O gestor de contas deve ser treinado, pelas empresas, a utilizar o método consultivo, vendo os produtos do ponto de vista do cliente. Seguindo esta orientação, deve observar as necessidades do cliente, perceber os benefícios, que o produto trará para o cliente e analisar as características do produto.

Ao aplicar estas orientações com vistas ao consumo sustentável, o gestor de contas deverá agir da seguinte forma:

FIGURA1

A estratégica de vendas deste novo mercado deverá ser empregada da mesma forma que os outros produtos do setor, levando-se em conta que ainda é baixo o número de clientes (tomando como referencial a Canta Claro Embalagens líder de mercado em seu segmento), que estão se adequando ao consumo sustentável. Apesar de baixo este número, o setor produtivo já está preparado, com o manuseio e compra das matérias primas necessárias, que tornam o produto biodegradável.

CONCLUSÃO

Fica claro que o consumo sustentável e seu crescente mercado irão forçar novos posicionamentos do setor produtivo e uma maior especialização da equipe de vendas. Fazendo com que as empresas façam novos programas de treinamento com seus gestores de contas e refaçam seus planejamentos estratégicos de vendas, adequando-os ao mercado sustentável crescente. Além de, passar a manter esta matéria prima necessária para o atendimento deste público, como o aditivo do plástico e o papel reciclado, por exemplo.
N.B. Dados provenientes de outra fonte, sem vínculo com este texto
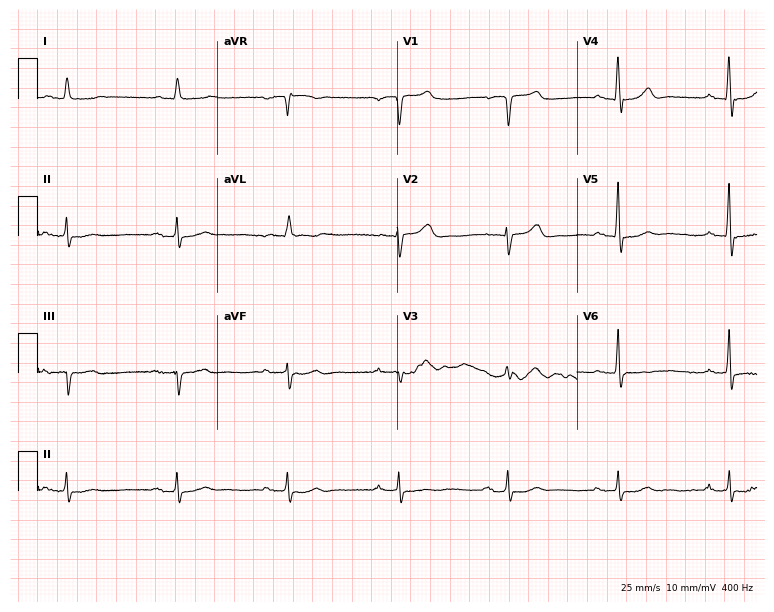
Electrocardiogram, a male, 85 years old. Of the six screened findings (first-degree AV block, right bundle branch block, left bundle branch block, sinus bradycardia, atrial fibrillation, sinus tachycardia), none is recorded. Findings outside these six are not listed.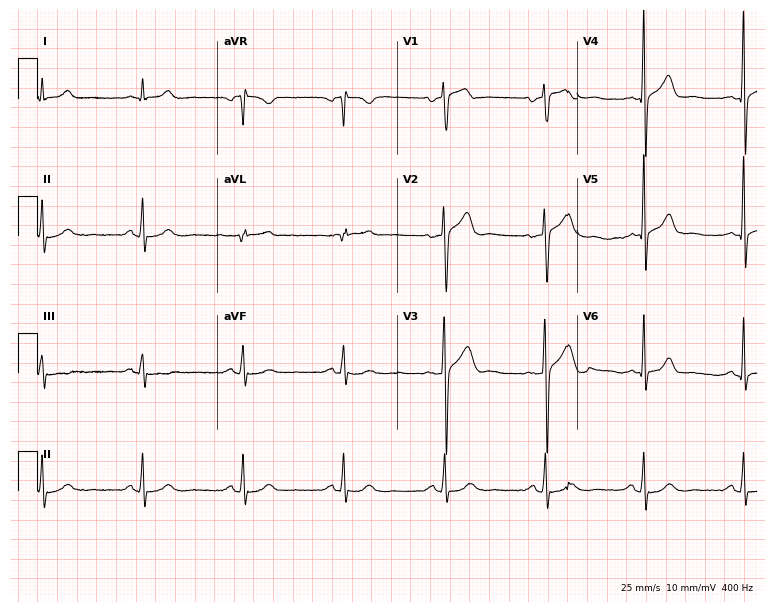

Contudo, ainda existem grandes entraves nestas mudanças por parte de consumidores desinformados, pesquisadores que questionam alguns conceitos como biodegradável e oxi-biodegradável e governo, tornando o processo do consumo sustentável lento e sendo mais um argumento para o empresariado não adequar suas embalagens ao "consumidor sustentável".

Portanto, os gestores de negócios e o setor produtivo devem ficar atentos às discussões do IPCC, IDEC, Ministério do Meio Ambiente, WWF-Brasil, dentre outros, e aos consumidores, para acompanhar a mudança deste novo mercado e se fortalecerem de novos argumentos para as negociações do consumo sustentável. Também devem desenvolver uma estratégia de mercado voltada para o "produto sustentável", e treinamentos específicos da matéria prima e processo de produção, mostrando que o cliente pode consumir sem perder a qualidade do produto e ainda estar de acordo com o desenvolvimento sustentável, satisfazendo assim as necessidades do cliente deste novo mercado.


BIBLIOGRAFIA

CARVALHO FILHO, Carlos Alberto. A Azeitona da Empada: negociação em vendas: você é o detalhe que faz toda a diferença. 2ª. ed. São Paulo: Integrare Editora, 2007.

COBRA, Marcos. Administração de Vendas. 4ª. ed. 11 reimpressão. São Paulo: Atlas, 2007.

Worldwide Fund for Nature – www.wwf.org.br.

Instituto Brasileiro de Defesa do Consumidor – www.idec.org.br.

Ministério do Meio Ambiente – www.mma.gov.br.